TEAM

Computational Biology

Group leader : B. Habermann

The Computational Biology group adresses biological problems using computational methods. We have two major research directions:

  1. we are interested in large-scale data integration, focusing on mitochondrial function in development and disease
  2. we are developing methods to work with remote sequence similarities, with the focus on de novo prediction of short, functional motifs in proteins.

PUBLIC SUMMARY

Computer-driven analysis has complemented biological research for a long time. With the beginning of sequencing and deciphering the genetic code, methods were developed that help analyze this data. The sequencing of parts of or entire genomes has for instance enabled us to establish a fine-tuned view on the evolution of species.

In recent years, large-scale screens and next generation sequencing is generating a tremendous amount of data, which cannot be analyzed – or understood – without the help of computational techniques. Our lab is working in computer-assisted analysis of biological data.

FOR SCIENTISTS

The Computational Biology group is actively involved in two main research directions: the integration of large-scale data and working with remote protein sequence similarities.
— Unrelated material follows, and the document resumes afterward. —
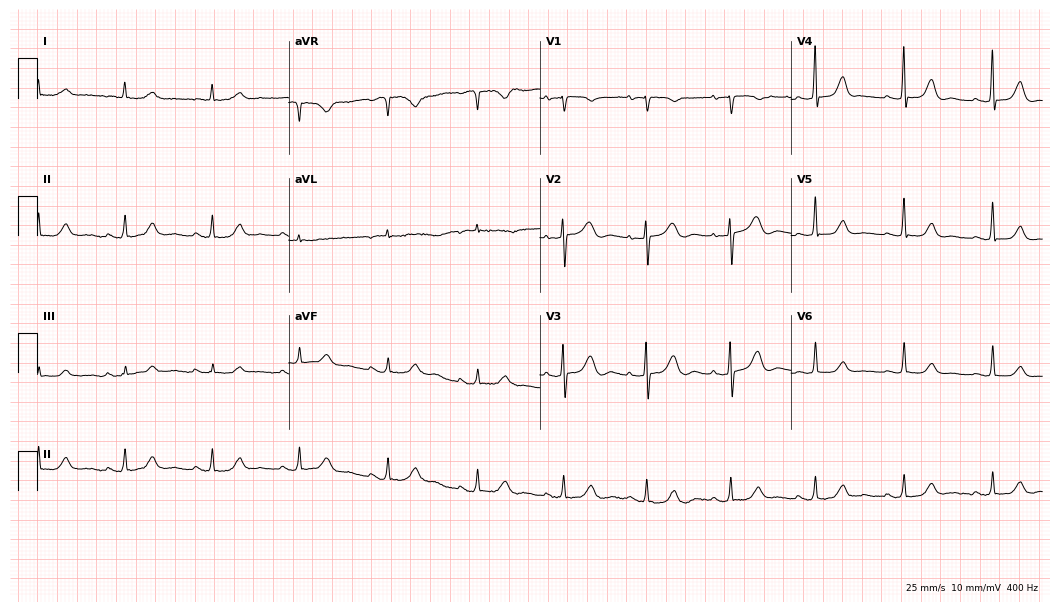
Electrocardiogram (10.2-second recording at 400 Hz), a woman, 84 years old. Of the six screened findings (first-degree AV block, right bundle branch block (RBBB), left bundle branch block (LBBB), sinus bradycardia, atrial fibrillation (AF), sinus tachycardia), none is recorded. Other findings, if any, are not listed.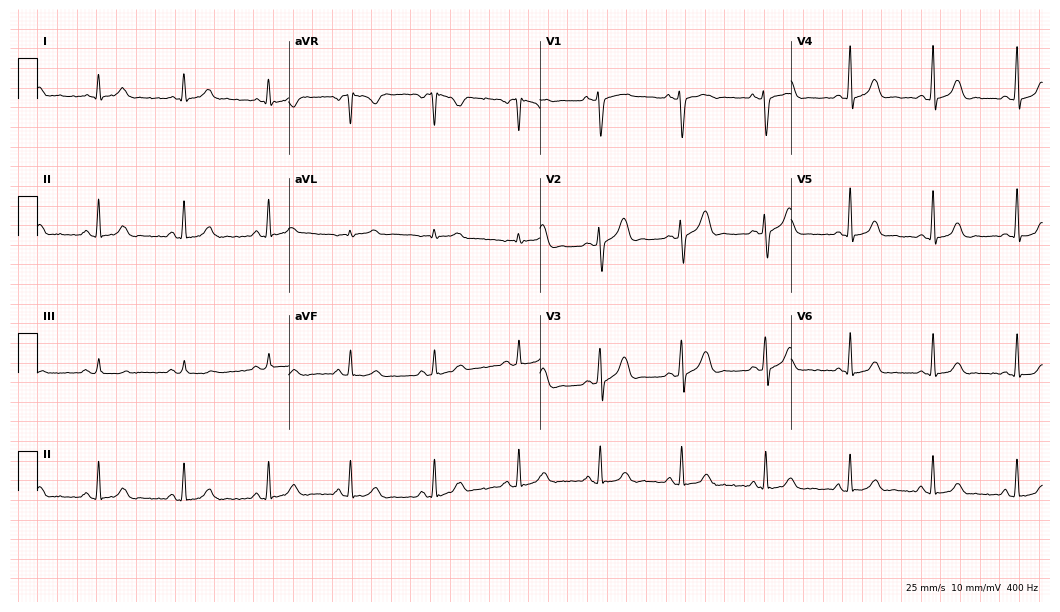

Research interest 1: Integration of large-scale data

We work on the integration of large-scale data from different sources to extract meaningful biological information. We use mostly NGS-data, integrating differential expression with ChIP-seq or interactome data to provide biologists with testable hypothesis for further experimental studies. To this end, we develop data integration methods that are easy to use for non-experts.

To show feasibility of our methods, we have chosen the mitochondrial system, as it represents the central organelle for metabolic functions and energy production in the cell. It is experimentally very well characterized in terms of protein content and enzymatic pathways. Therefore, it enables us to look at changes in mitochondrial function in differing cellular conditions.

MitoXplorer: understanding mitochondrial function in health and disease

We are developing the MitoXplorer platform, an integrative web-tool to integrate large-scale expression and mutation data with the mitochondrial interactome and mitochondrial processes. Using specialized pipelines for NGS-data analysis, we extract mutation and expression data for all proteins localized to mitochondria and having mitochondrial function, irrespective of their genomic localization (mitochondrial or nuclear genome). We integrate expression and mutation data with a manually assembled and curated mitochondrial interactome and visualize observed changes in different experimental or disease conditions. This enables us to rapidly and visually compare different data-sets with respect to their mitochondrial functions.

If you are interested, please visit here

This project is supported by DFG grant ‘Systems biological analysis of cancer genomes using deductive databases’ and the ANR grant ‘MITO-DYNAMICS’.

The pipeline of the mitoXplorer web-platform.

Biological networks for data analysis, integration and visualization
Biological networks such as protein-protein interaction networks or gene regulatory networks are an integral part to understand biological systems. We use such networks to interpret and integrate large-scale data coming from expression studies. We have developed several algorithms for network analysis and visualization:

1) miMerge and miScore for the generation of non-redundant protein interaction networks (Villaveces, et al., Database, 2015)

2) KEGGViewer (Villaveces, et al., F1000Res 3:43, 2014) for the visualization and integration of pathway data; and PsiquicGraph (Villaveces, et al., F1000Res 3:44, 2014) both available via the BioJS platform;

3) the Cytoscape plugins viPEr for generating focus networks based on -omics data and PEANUT for pathway enrichment of focus networks (Garmhausen et al., BMC Genomics 16:790, 2015)

 

viPEr-networks of Statin-treated human hepatocytes. (A) Focus network of all differentially regulated genes upon Atorvastatin treatement and direct Atorvastatin targets. (B) Focus networks based on same data between the Transcription Factors FoxA1/A2/A3 and all the main Atorvastatin target, HMGCR.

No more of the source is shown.